Greetings fellow couch potatoes.
Never did I think I would see the day that I would actually want Front Nationale to win in France. I spent some time observing them in Second Life, and the crowd ten years ago were not particularly edifying. An older le Pen was in charge then.
Times change and so do we, and I was commenting only last week that our fortunes in the UK depend heavily on the outcome of the French election.
Why? Macron is the French equivalent of Tony Blair, a corporatist who welcomes Europe and wholly imaginary ‘unity’ in France (Front Nationale has always been a far stronger right wing force in France than we have in the UK – my ex, who was rather swarthy himself, was a keen supporter.)
If Le Pen wins however, our negotiating position significantly improves in Europe. Two feeder economies in negotiation are far stronger than one. It is, to put it simply, our best chance of having a country at all in a century or so.
The EU was set up on the basis that there was safety in size – you can easily see the future being China versus India versus Russia versus the USA in only a couple of decades. An attempt to form a super-state rather than forge shaky alliances with other countries in Europe is therefore considered desirable for defensive and negotiating purposes. The other reason for the EU is corporatism.
Labour is significantly cheaper when there is plenty of it and it creates a nice division amongst the population in terms of fighting for employment rights or even having a job at all. As far back as 2002, there were over three hundred applicants for each relevant job available in Scotland, and I am sure if you asked other people, it goes far further back than that. In the event that you want 30 or so specific PHD qualified applicants, you can easily have them under a system of free movement.

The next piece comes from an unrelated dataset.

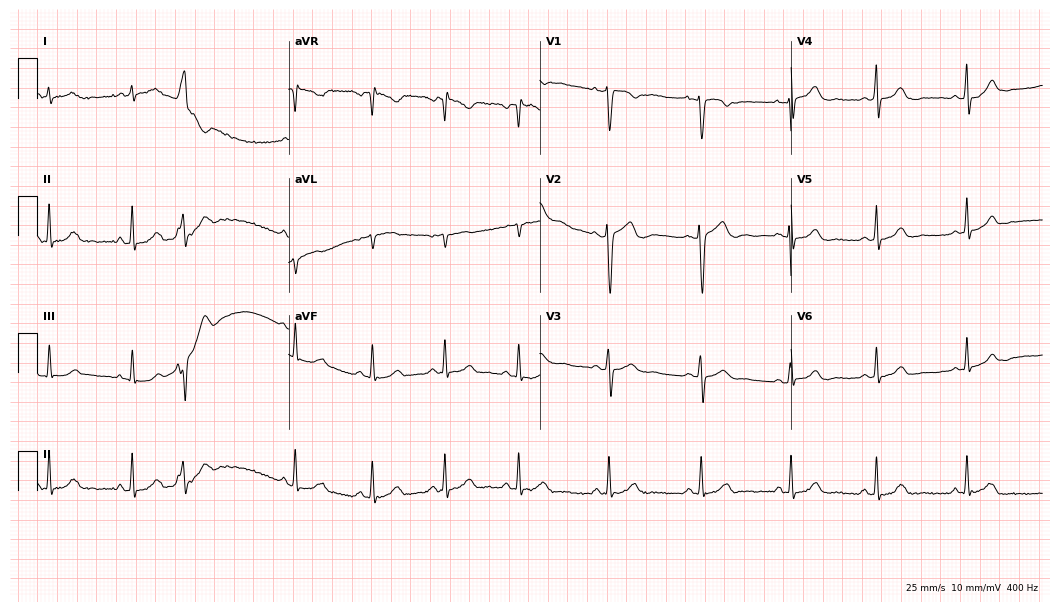
ECG — a man, 26 years old. Labelled as a normal ECG.
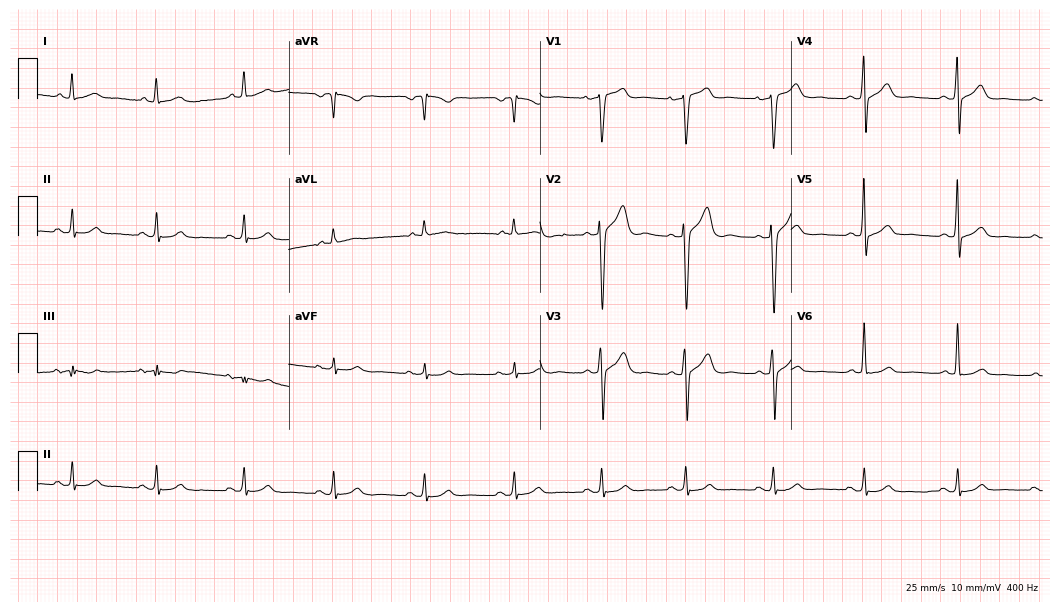
Resting 12-lead electrocardiogram. Patient: a male, 58 years old. Read as a normal ECG.

As I have said before this is bad for you as an individual. More supply means you are compensated far less for your skills, and you have limited means to fight back if you simply cannot get a job at all.
So as a Scottish Nationalist, I am afraid I cannot buy into the idea of unlimited immigration in the face of the lack of employment I have experienced. It is utterly soul destroying to find your government offering grants to people from other countries to stay after their degree, whilst doing nothing at all to aid natives in the form of providing relevant jobs in sufficient quantity.
The entire system in fact, falls down if you cannot secure a sufficient supply of jobs. The sociological basis of racism is competition for resources, as we have seen from the example of the north of England. These people are not all racist, they are starving and living in decaying circumstances.
This is why Brexit was a good move for the English population, and an unusually intelligent decision. Weak pound equals jobs, stalling immigration means less competition for jobs. This adds up to a potentially better standard of living for everybody in the UK. A revival in manufacturing was exactly what the UK needed, and a low pound is the most exquisitely democratic way of making sure that happens.
We have not even begun the system of starve-in-order-to-boom yet, and people are complaining, backtracking and I am getting the impression that the Conservatives believe that we cannot Brexit at all. This is extremely shortsighted, and there seems to be a prevailing misunderstanding of Conservative history in the party. Conservatism has not always been the party of the rich cutting taxes. The idea is that you provide opportunities for the masses, and the government is thereby enabled to cut taxation because everybody is paying it. What we have now is a system where they cut taxes at any cost, including people quite literally starving to death.
Perhaps it would take a messy haired free thinker to point this out, once we have secured a Frexit. It would seem unlikely that a thinker is going to emerge from anywhere else in the party. A more egalitarian, conscience-led Conservatism would be considerably more popular.
I will be going further into this topic in Lucifer Ogilvie, but I thought I would just plant the seed, if it is not already there.
Boris’s carpet is going very well, and the first layer is almost complete. I think it is going to be rather nice.